I pursue research in Computational Social Science to understand social phenomena that involve processes of opinion formation. I use computational models to explore how social and psychological processes involved in platform-mediated communication play out at the scale of large collectives in modern information society. I also participate in the development of social media observatories and computational tools for the socio-semantic mapping of online debates. I am currently working at the Institute of Technology Futures at KIT.

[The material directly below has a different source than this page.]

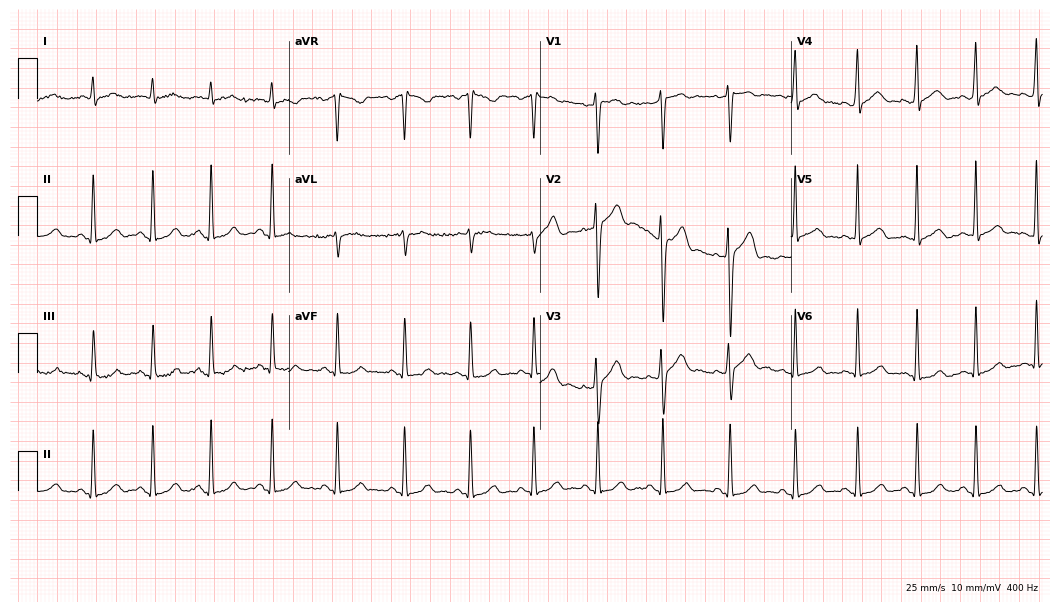
12-lead ECG from a 38-year-old man. Labelled as a normal ECG.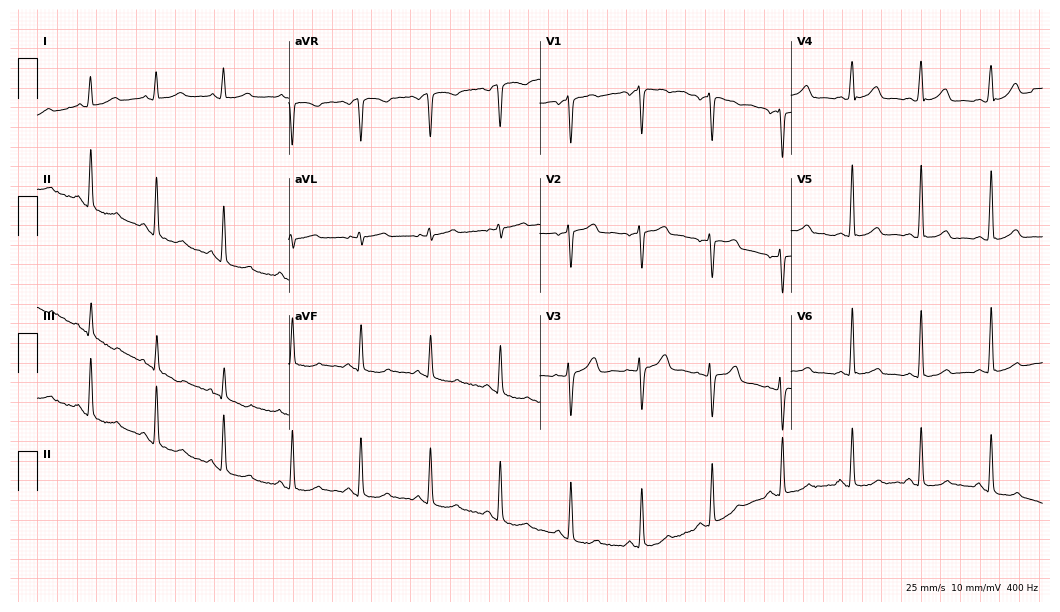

SoMe4Dem | Social Media for Democracy.
At KIT, I am working in the SoMe4Dem-Project funded from the European Union’s Horizon Europe programme (2023 - 2026). Our aim is a better causal understanding of the impact of social media platforms on political discourse in liberal democracies. While social media make the public arena more open and thus more responsive, these platforms also lead to new mechanisms of fragmentation and exclusion, an erosion of norms in public debate and a loss of trust in traditional institutions. The project will reconsider the diagnoses of this crisis by providing better empirical evidence for the impact of social media on society with respect to political debates.
Project Page: www.some4dem.eu
ODYCCEUS | Opinion Dynamics and Cultural Conflict in European Spaces.
Before moving to KIT, I was working in the Odycceus-Project
funded from the European Union’s Horizon 2020 programme (2017 - 2021).
The main objective of Odycceus is to better understand current political contentions.
We develop models and tools to analyse:
(i) What are the main dimensions of a controversy? What are the respective linguistic frames?
(ii) What is the role of different cultures and groups with different interests, diverging mindsets, and attitudes?
(iii) How can such conflicts be moderated and mediated by building bridges between different camps and their linguistic frames?
Project Page: www.odycceus.eu
COVID-19 Preprint Network.
In face of the COVID-19 pandemic, there is an urgent need for an interconnected scientific community that openly shares the latest research results at a high pace while providing a feasible framework for frontline physicians to access them on a daily basis. We tackle this challenge by creating the covid-19-preprint-network, an interactive web platform that parses and visualizes the latest Coronavirus-related scientific findings in an easily accessible interface. Users can explore current COVID-19 research as an interactive network of preprint articles where closely related preprints are visually connected based on the semantic similarity of their abstracts. A preliminary version has been launched.